Brian Japp

Personal information
- Place of birth: United States
- Height: 5 ft 9 in (1.75 m)
- Position: Defender

College career
- Years: Team / Apps / (Gls)
- 1983–1985: UNC Greensboro Spartans

Senior career*
- Years: Team / Apps / (Gls)
- 1989–1991: Miami Freedom
- 1993–1995: Greensboro Dynamo / 42 / (4)
- 1997: Carolina Dynamo / 1 / (0)

Managerial career
- 2014: Gate City FC

= Brian Japp =

American soccer player and coach

Brian Japp is an American retired soccer defender who played professionally in the USISL A-League and American Professional Soccer League.

In 1983, Japp graduated from North Miami Senior High School.
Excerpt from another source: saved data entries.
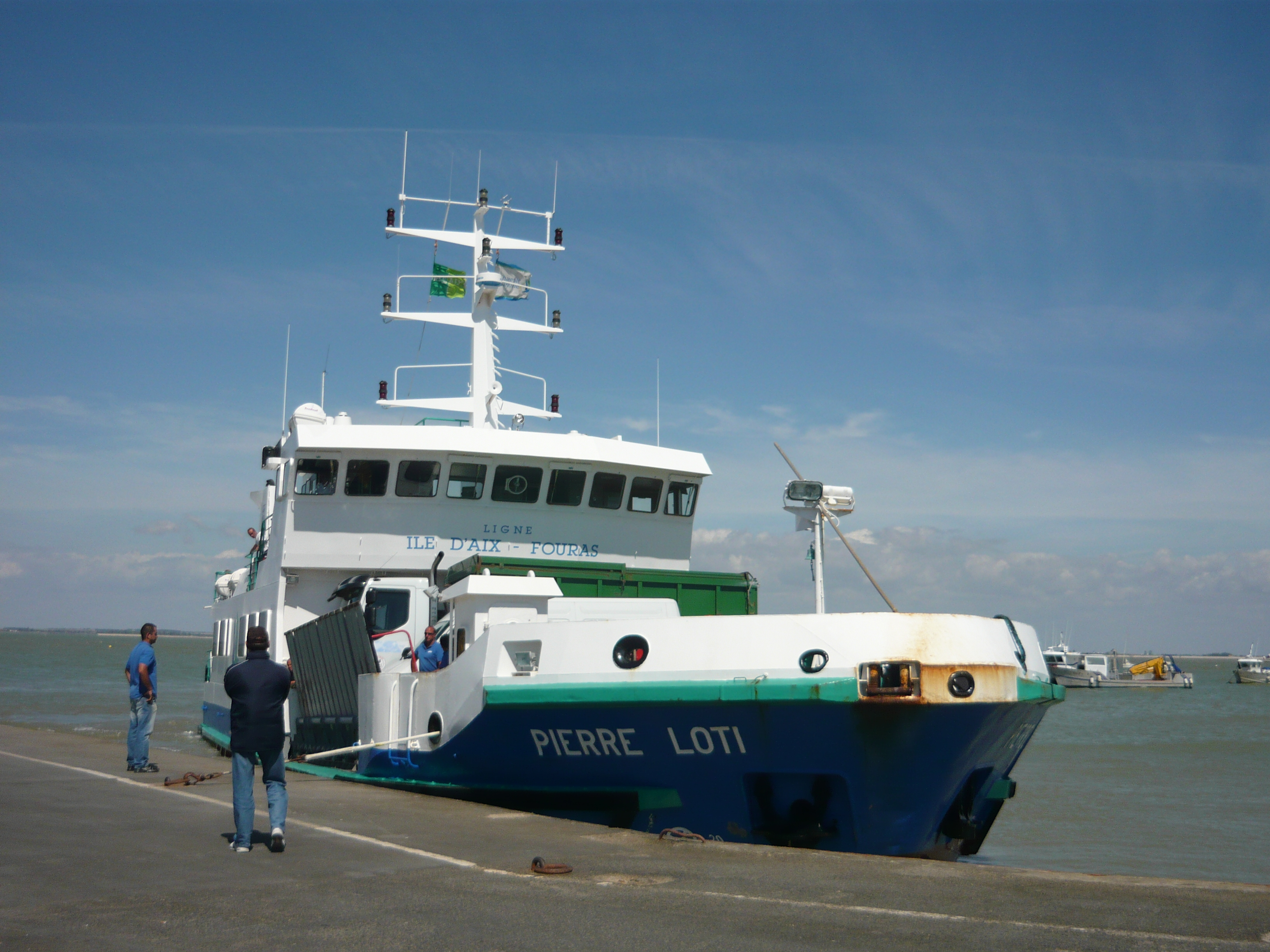 Bac de la liaison maritime Île-d'Aix-Fouras accosté au débarcadère de la Pointe de la Fumée à Fouras.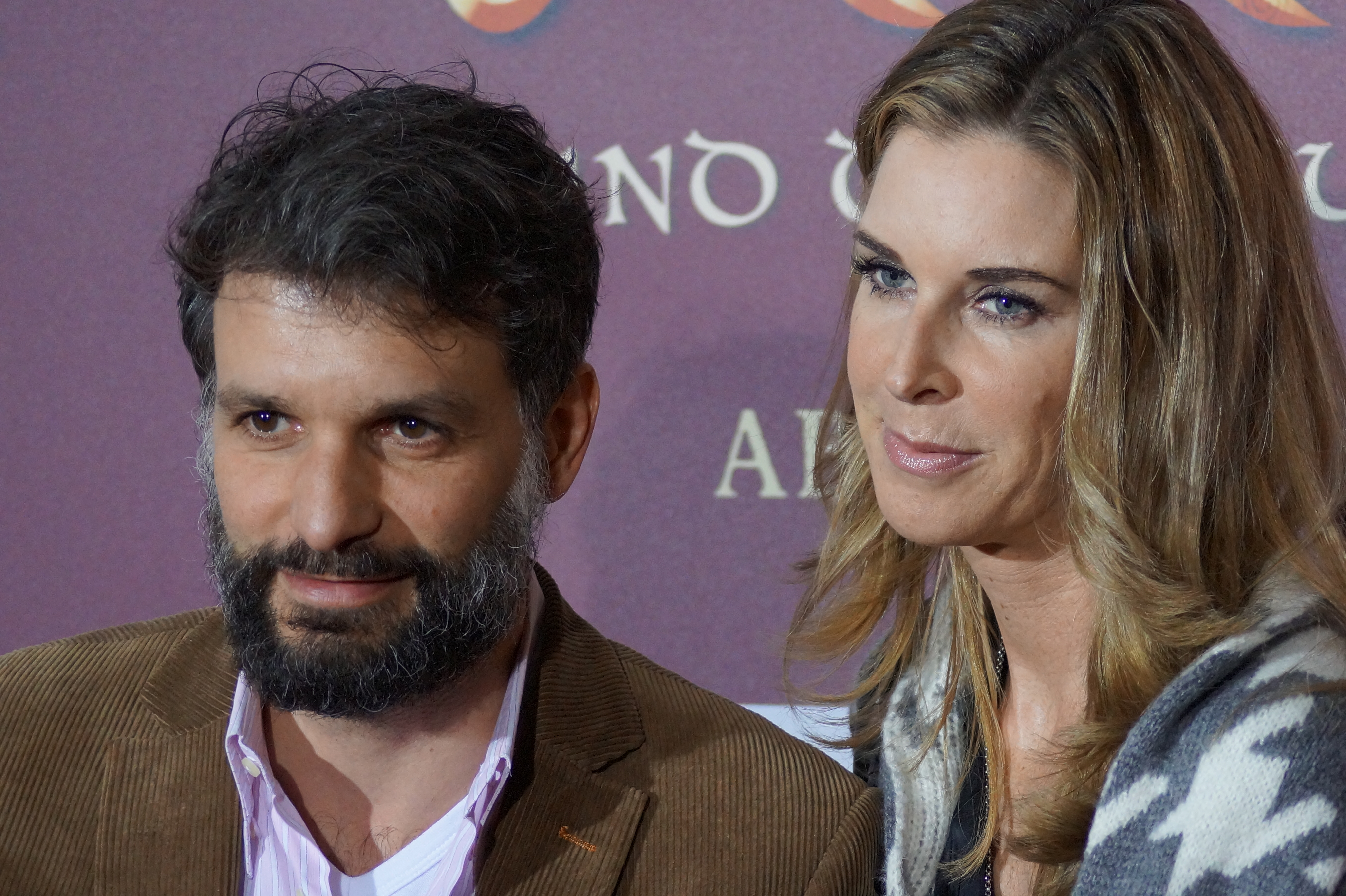 Luca Zamperoni und seine Ehefrau Simone Höller bei der Deutschlandpremiere von "Mara und der Feuerbringer", am 29. März 2015, im Cinedom Köln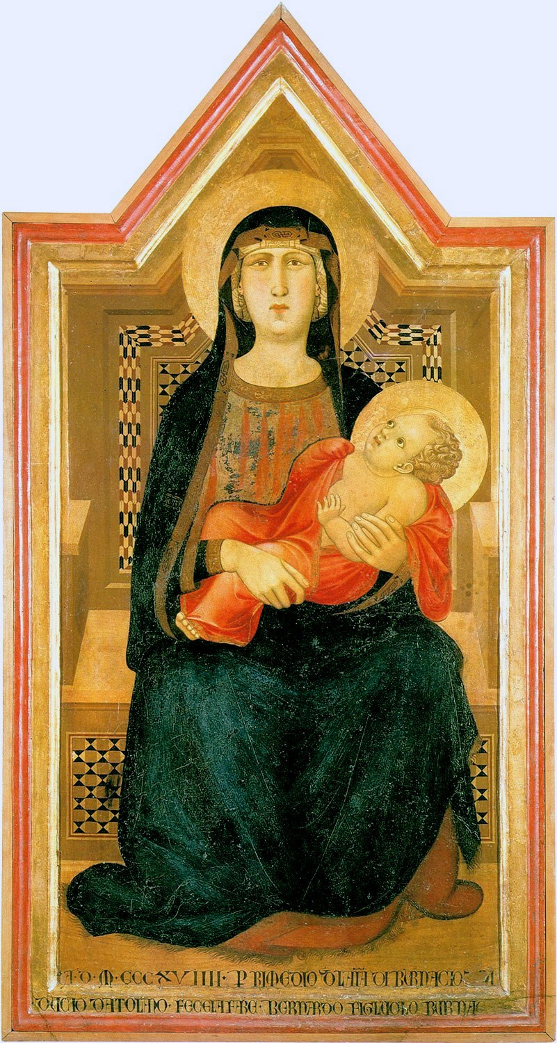 Lorenzetti Amb.presentation detail.jpg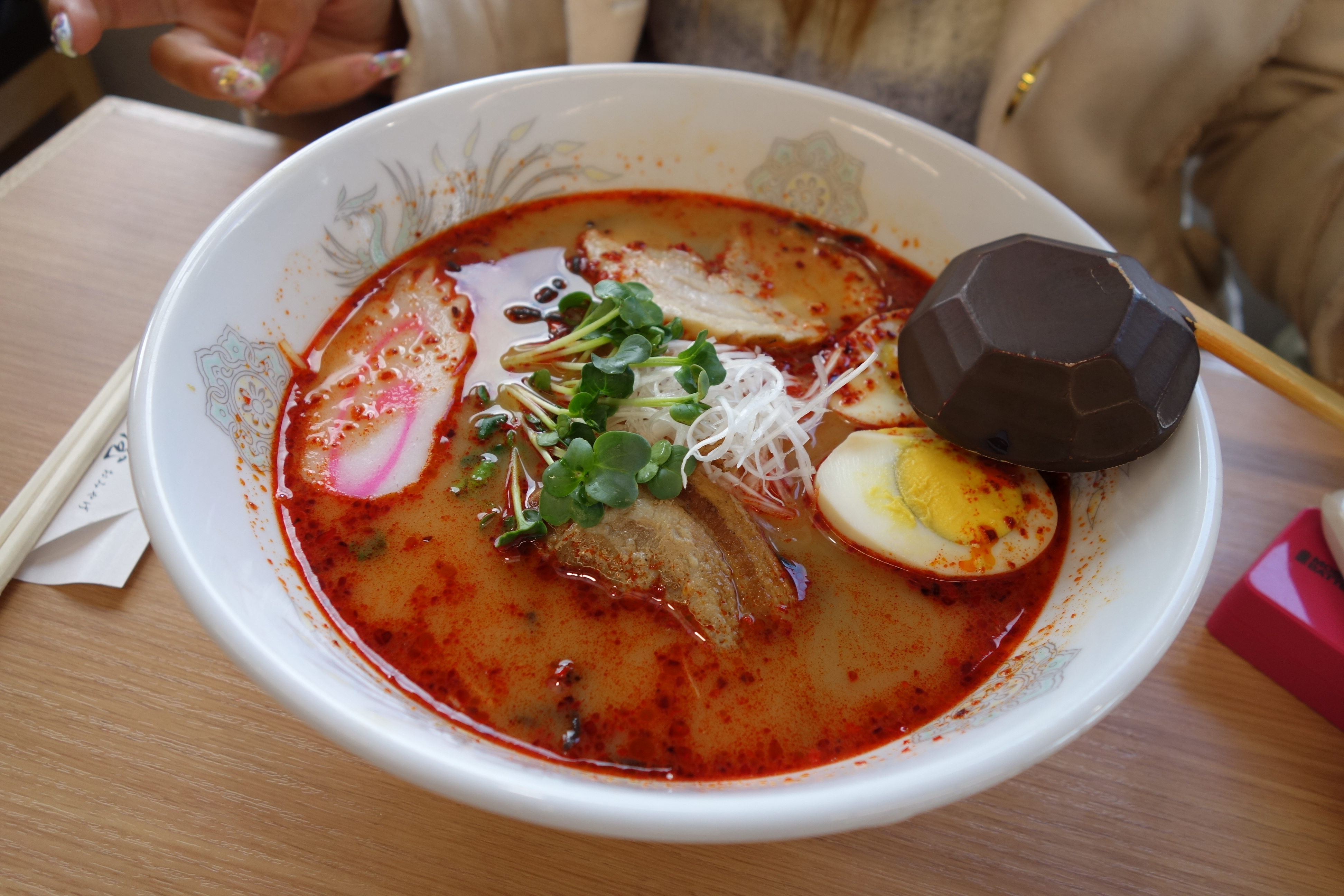 赤池地獄の黒ラーメン 1,000円 箱根大涌谷 極楽茶屋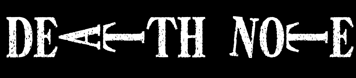 Logo de la serie de anime y manga Death Note.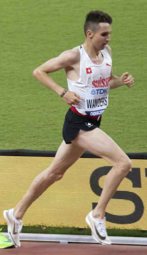 DOH90088 10000m bouchiki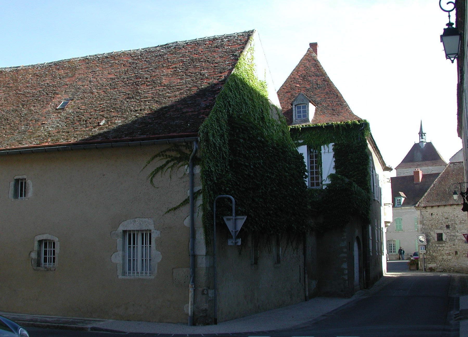 Ébreuil (Allier). Maison du XVe siècle. Communs et façade sur la rue Notre-Dame.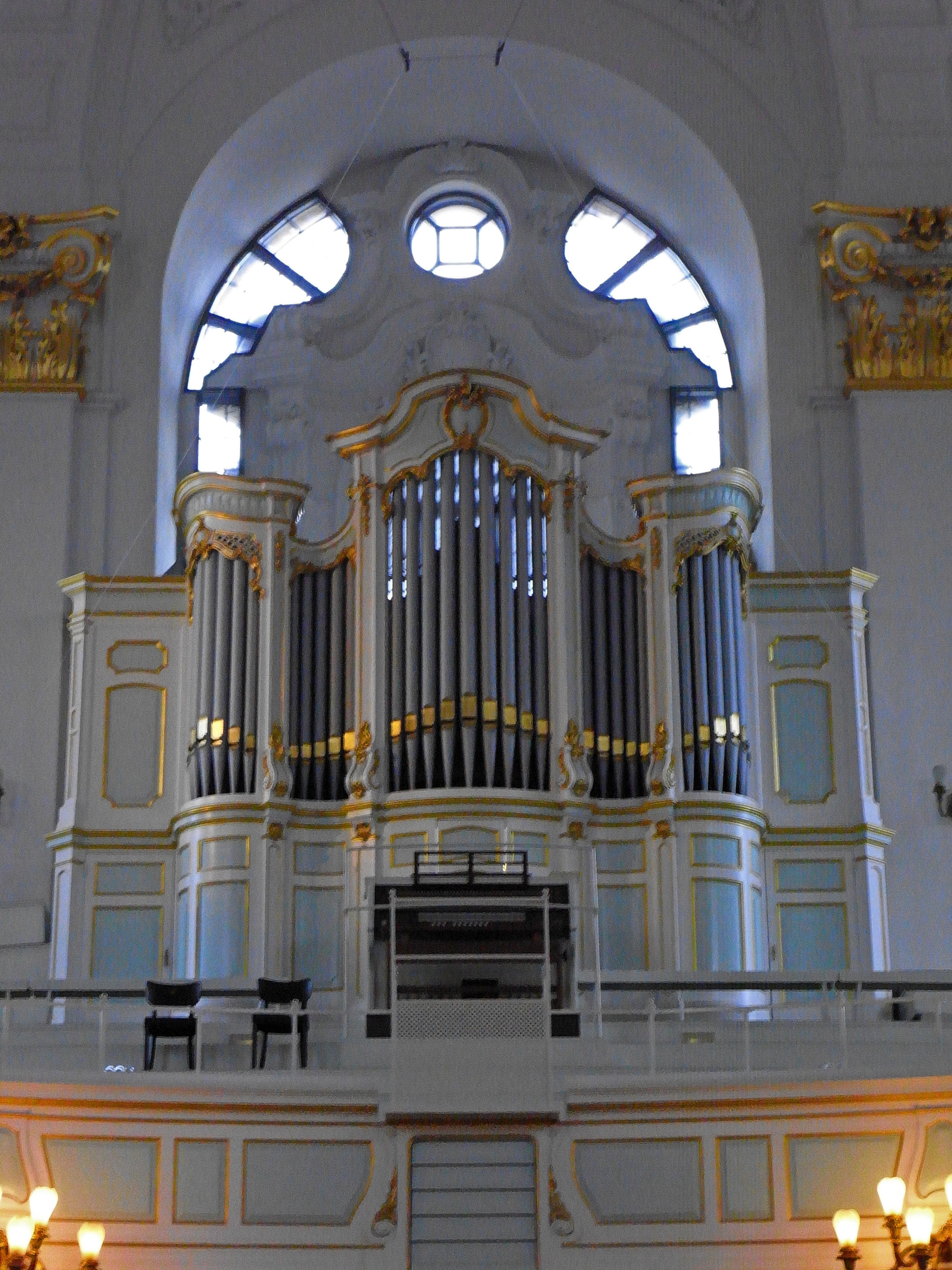 Marcussen-Orgel in Sankt Michaelis, Hamburg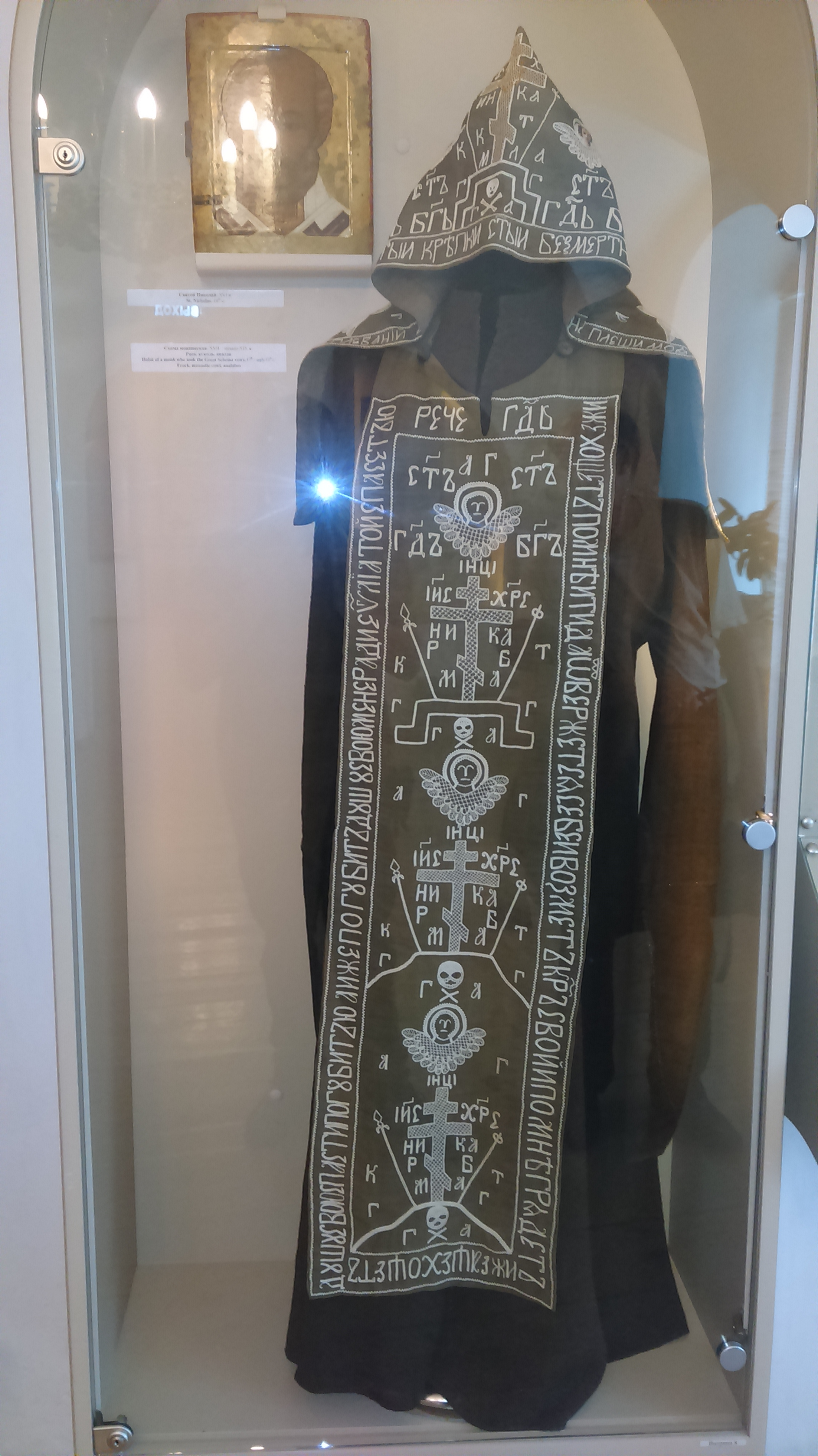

In 2013, the school inducted him into its Hall of Fame. Japp attended the University of North Carolina at Greensboro, playing on the men's soccer team from 1983 to 1985. Greensboro won the 1983 and 1985 NCAA Division III Men's Soccer Championship. In the 1985 final, UNC Greensboro defeated Washington University in St. Louis 5–0. Japp assisted on the first two goals. Japp was a 1985 NCAA Division III First Team All American. He played amateur soccer with the Hollywood Kickers of South Florida. In 1989, he turned professional with the Miami Sharks of the American Soccer League. He played for Miami until 1991. By then, they were known as the Miami Freedom and were competing in the American Professional Soccer League. In 1993, Japp joined the Greensboro Dynamo of the USISL. In 1994, the Dynamo won the USISL championship, in penalty kicks, over the Minnesota Thunder. Japp kicked the winning goal. In 1995, the Dynamo played in the USISL Pro League. In 1997, Japp returned to the Dynamo, playing in the USISL A-League, for one game.

==Coaching career==
Japp was named the Vice President and Head Coach of the newly formed Gate City FC of the National Premier Soccer League on November 4, 2013.